For some reason, tonight, when we are talking about our disappointing father, I tell my brother about how sometimes when people around me are upset and start yelling, I get furious, almost out-of-control angry. Me! Who is never angry. This happens even if I'm not in any way the target of the yelling, even when the situation is in no way directed at anything to do with me, I lose my cool. I tell him about how I don't know why, but always figure this must be some black hole in me, some damage I can't parse, to have such an irrational response in a situation where I should go out of my way to be calm and placating. And maybe my father is the way he is sometimes in the same way: this helpless compulsive tell, this inherent brokenness. All response; no reason.

We talk more about death, the family, what can be done. We arrive at nothing. We make each other feel better about our own small parts. As I am talking to him, I am barefoot, dragging the trashcan up from the backyard to the curb for pickup. I could hear music when we first said hello, but now the other end is silent, and I think he has probably gone outside like he does when he talks on the phone. There is the sound of our breathing. Neither of us like to talk on the phone and we aren't good at it.
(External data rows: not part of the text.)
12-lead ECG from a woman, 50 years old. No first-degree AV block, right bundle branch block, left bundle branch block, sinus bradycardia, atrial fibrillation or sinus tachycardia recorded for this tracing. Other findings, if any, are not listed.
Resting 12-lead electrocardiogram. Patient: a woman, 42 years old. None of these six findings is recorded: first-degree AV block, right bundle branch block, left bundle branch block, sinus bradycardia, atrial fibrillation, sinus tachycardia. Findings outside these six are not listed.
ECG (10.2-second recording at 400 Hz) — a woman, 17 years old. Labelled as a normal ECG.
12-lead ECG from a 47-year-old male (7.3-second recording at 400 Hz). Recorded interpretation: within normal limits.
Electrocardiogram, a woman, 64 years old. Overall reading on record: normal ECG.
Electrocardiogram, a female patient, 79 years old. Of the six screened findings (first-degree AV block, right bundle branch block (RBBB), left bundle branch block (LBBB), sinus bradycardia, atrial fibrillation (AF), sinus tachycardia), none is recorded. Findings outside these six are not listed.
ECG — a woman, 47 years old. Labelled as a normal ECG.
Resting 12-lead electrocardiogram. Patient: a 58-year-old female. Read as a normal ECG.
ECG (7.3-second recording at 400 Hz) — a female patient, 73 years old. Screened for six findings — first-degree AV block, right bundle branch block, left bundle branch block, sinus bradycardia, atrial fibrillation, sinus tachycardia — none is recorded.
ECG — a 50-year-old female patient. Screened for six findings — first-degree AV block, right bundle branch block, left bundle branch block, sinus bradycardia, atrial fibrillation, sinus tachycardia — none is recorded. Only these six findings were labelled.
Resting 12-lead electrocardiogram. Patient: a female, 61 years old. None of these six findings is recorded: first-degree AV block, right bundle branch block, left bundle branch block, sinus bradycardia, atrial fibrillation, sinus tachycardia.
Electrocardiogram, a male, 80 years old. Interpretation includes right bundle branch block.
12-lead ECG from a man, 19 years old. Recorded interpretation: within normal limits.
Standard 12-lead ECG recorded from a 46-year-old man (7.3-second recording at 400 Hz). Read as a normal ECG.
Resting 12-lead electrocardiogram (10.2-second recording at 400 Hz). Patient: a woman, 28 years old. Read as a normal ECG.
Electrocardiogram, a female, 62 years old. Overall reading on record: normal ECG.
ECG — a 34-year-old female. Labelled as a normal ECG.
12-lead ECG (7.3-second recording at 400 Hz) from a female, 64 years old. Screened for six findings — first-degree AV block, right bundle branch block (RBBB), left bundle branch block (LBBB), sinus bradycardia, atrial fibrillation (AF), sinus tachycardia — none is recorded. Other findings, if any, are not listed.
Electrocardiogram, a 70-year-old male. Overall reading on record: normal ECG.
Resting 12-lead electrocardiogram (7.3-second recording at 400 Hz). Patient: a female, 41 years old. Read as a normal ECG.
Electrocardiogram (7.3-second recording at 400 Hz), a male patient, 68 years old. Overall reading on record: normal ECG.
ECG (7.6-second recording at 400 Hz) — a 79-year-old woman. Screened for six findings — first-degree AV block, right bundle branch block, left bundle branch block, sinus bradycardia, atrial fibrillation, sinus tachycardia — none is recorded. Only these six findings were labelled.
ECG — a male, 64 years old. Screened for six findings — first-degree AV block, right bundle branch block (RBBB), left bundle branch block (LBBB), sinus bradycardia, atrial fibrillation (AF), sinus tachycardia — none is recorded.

Finally, he tells me that he does that too--that thing about the anger reaction. He says even when strangers beep at each other in traffic, it happens to him. That weird rage.

We say goodbye. I promise him we'll talk more when the weekend comes and I know what I'm doing. Maybe, I say, I'll send him a text. He says "I love you, Jess," and then I tell him I love him too, and then we say goodbye again, and then he says I love you again, and I tell him I do too.